Ce soir, c'était comme les autres, les autres soirs. Les enfants étaient déjà couchés quand il est rentré. Il est allé les embrasser. C'est un bon père, il aime nos enfants. Je sais que ça lui manque, de ne pas pouvoir passer plus de temps avec eux. Dès qu'il le peut, il s'en occupe. Alors le soir quand il rentre, il va les voir, dans leurs chambres. Il remonte la couette qui a déjà bougé, recouvre leurs petits pieds, pour pas qu'ils n'aient froid. Il les embrasse, chacun, sur le front, doucement, passe sa main dans leurs cheveux. Il éteint la lumière que je laisse allumée pour qu'ils s'endorment. Et sans faire de bruit, il referme la porte.

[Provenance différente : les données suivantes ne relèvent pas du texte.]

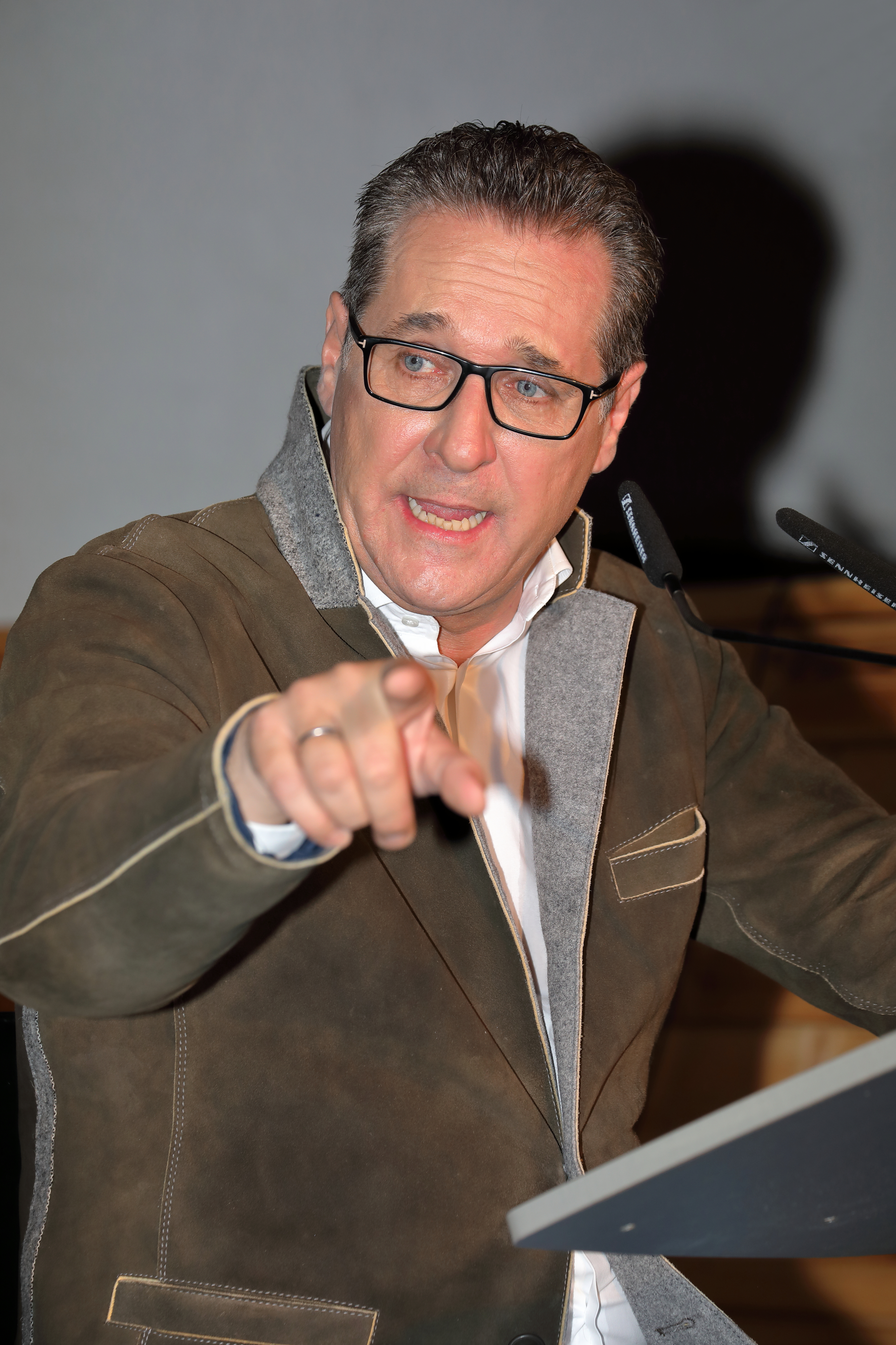 Der ehemalige FPÖ-Politiker Heinz-Christian Strache beim DAÖ-Aschermittwochtreffen 2020 in der Prateralm im Prater im 2. Wiener Gemeindebezirk Leopoldstadt. Bei diesem Treffen gab er erstmals offiziell bekannt, dass er für die Partei DAÖ bei der Wiener Landtags- und Gemeinderatswahl 2020 antreten wird.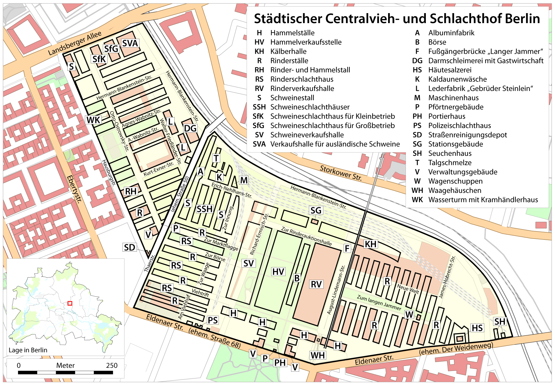 Karte des Städtischen Centralvieh- und Schlachthofs in Berlin. Die historische Bebauung (Zustand 1881-1945, teilweise bis 1990) ist in schwarz über der aktuellen Bebauung 2009 dargestellt.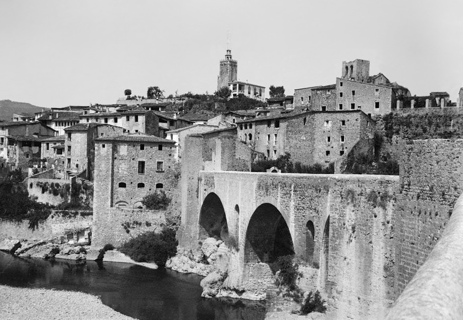 Imatge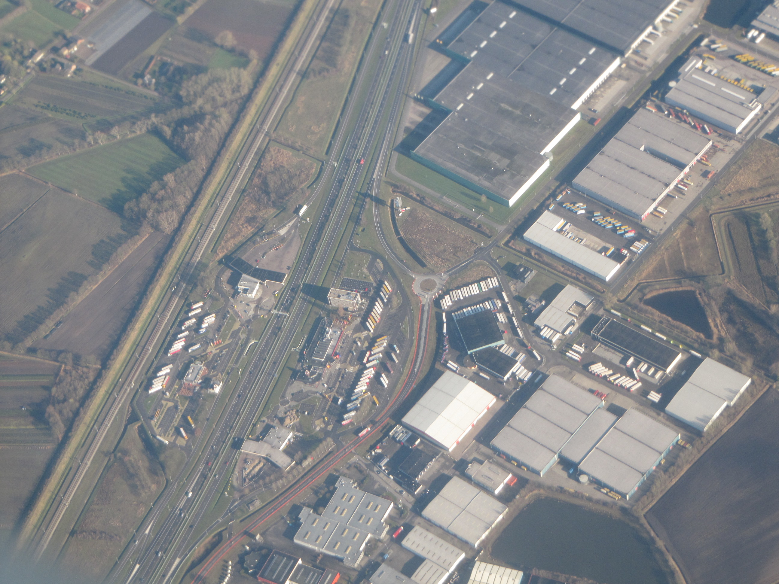 Hazeldonk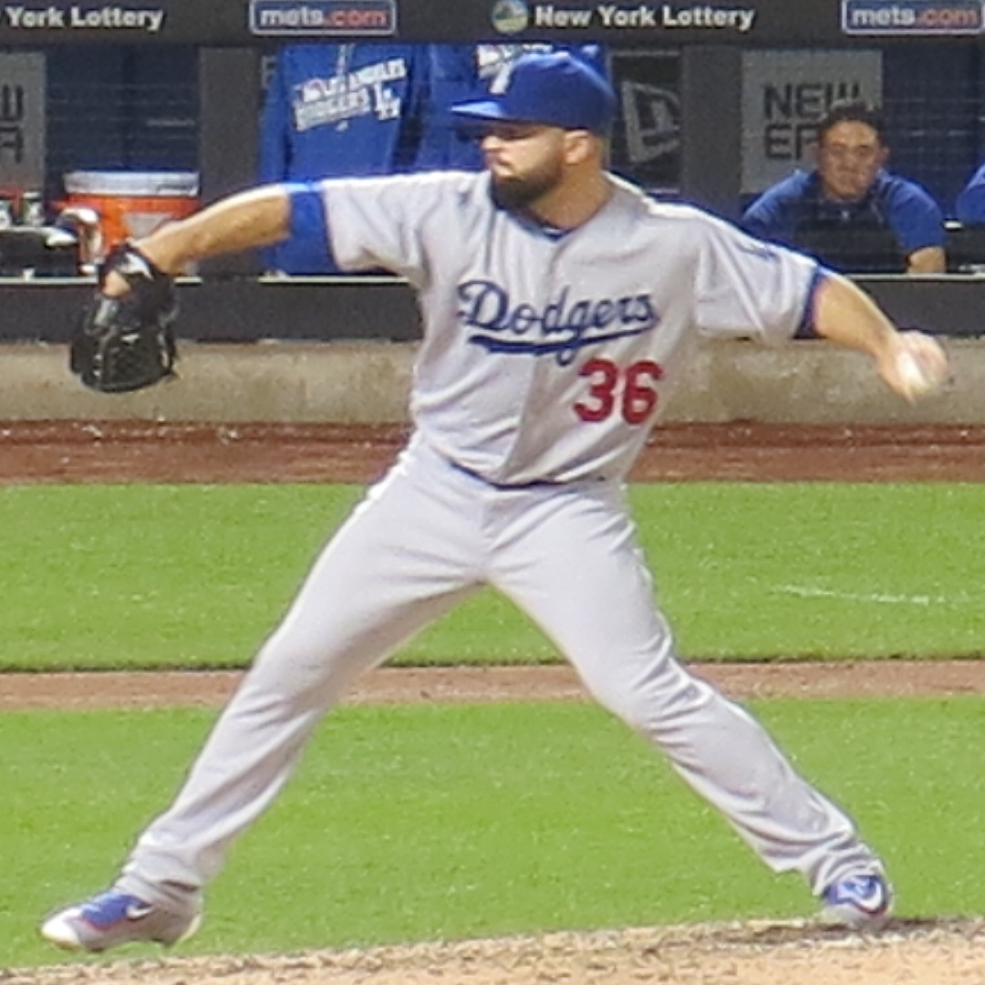 Adam Liberatore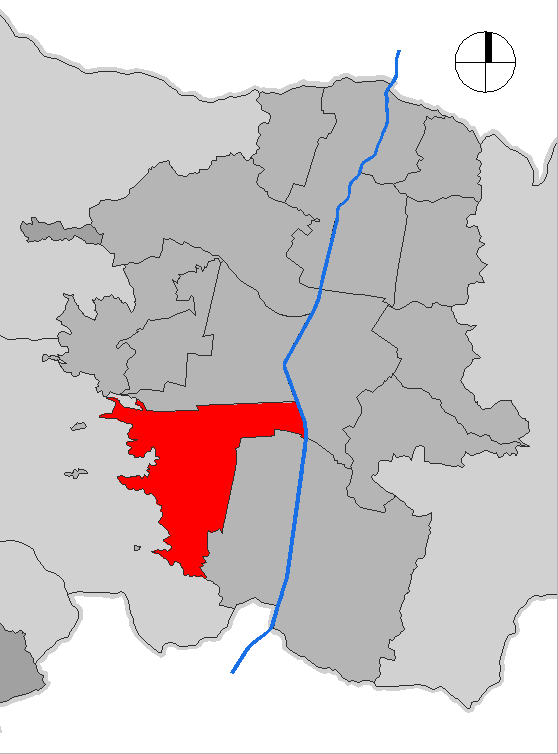 mapa de la comuna Belén. Medellín, Colombia.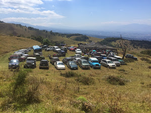 Vista de los carros que transportaron los asistentes a la Zona Protectora El Chayote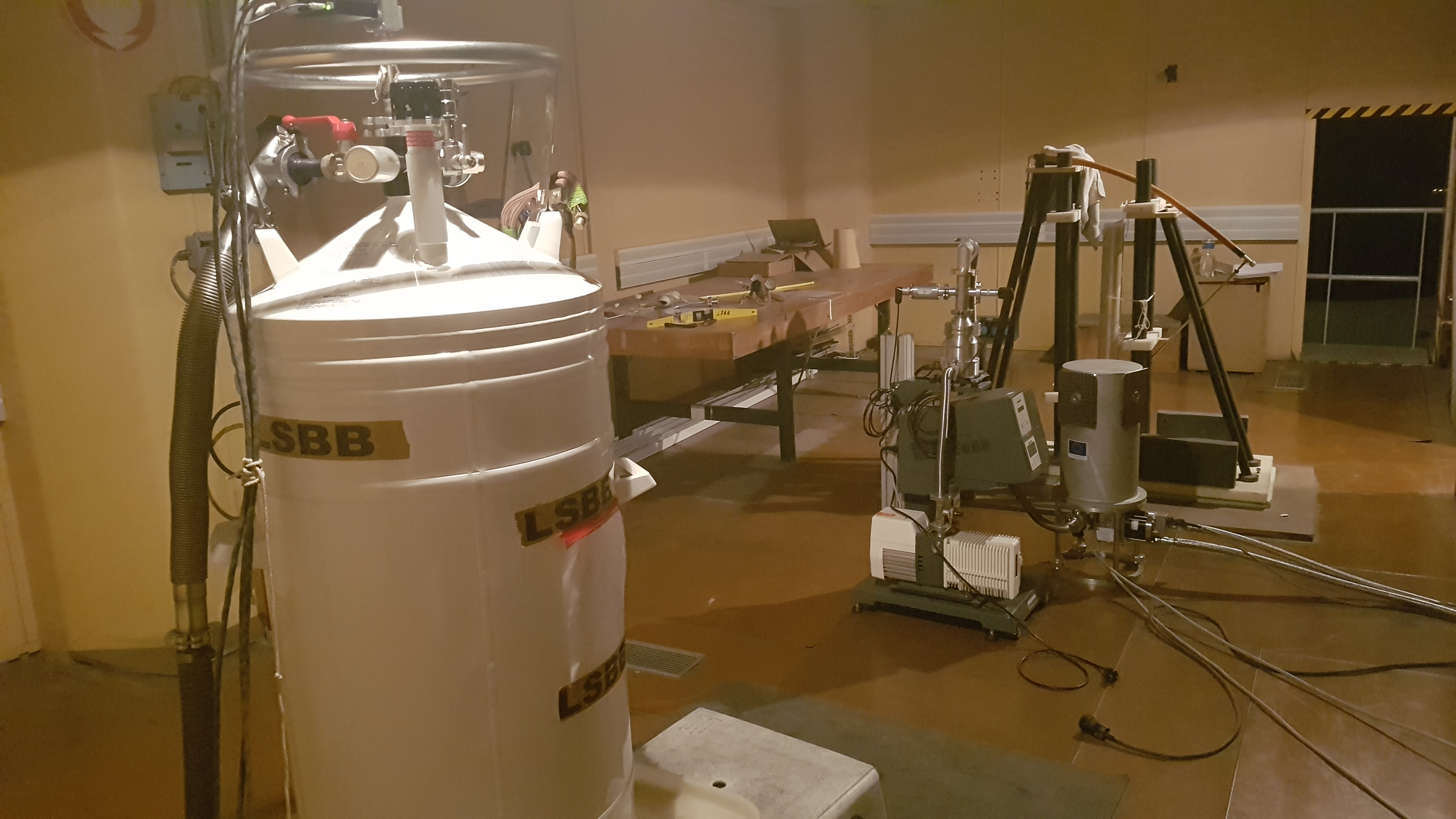 Magnétomètre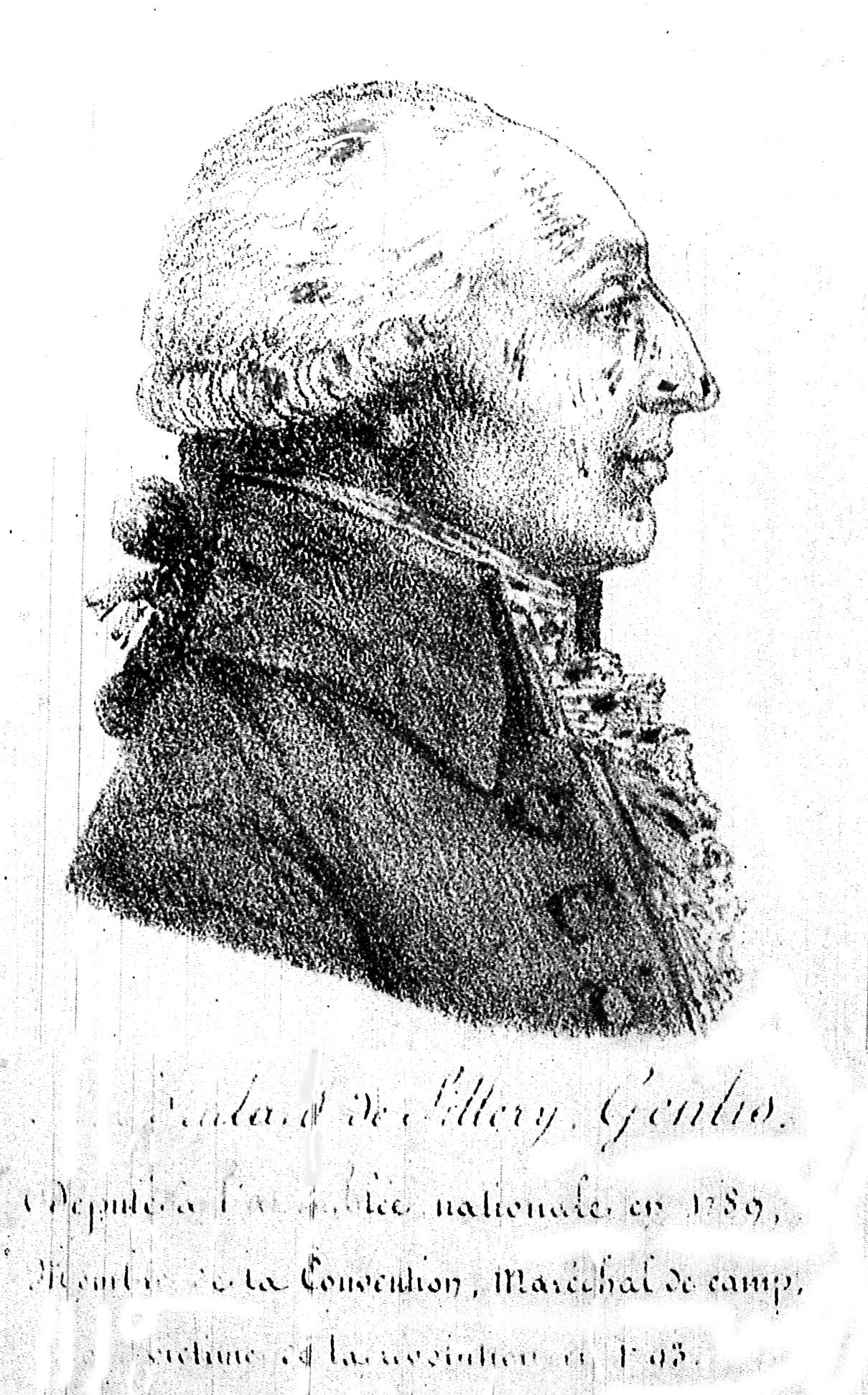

Alors on est tous les deux. Je suis dans la cuisine. Je prépare le dîner, comme tous les soirs. Comme tous les soirs il est crevé. Il ne veut pas parler. Je lui demande comment s'est passée sa journée. Mais comment pourrait-elle bien se passer? La journée à bosser, la journée à s'épuiser, pour des cons, passez-moi l'expression, comme un con, un con qu'il est à pas se révolter. Son travail, il ne l'aime pas, mais il ne veut pas en changer. Parce que moi je ne travaille pas. Alors s'il change, s'il veut changer, mais qu'il ne trouve rien, comment on va vivre? Comment on va faire, avec les enfants, la maison, et tout ce que moi je veux?
Mais moi je ne veux rien, moi je ne demande rien, moi je suis heureuse
comme ça. Je veux juste être avec mes enfants, avec lui. Alors je me
tais.
Il me
regarde. Je le sais. Je ne le vois pas, je lui tourne le dos, je prépare le dîner.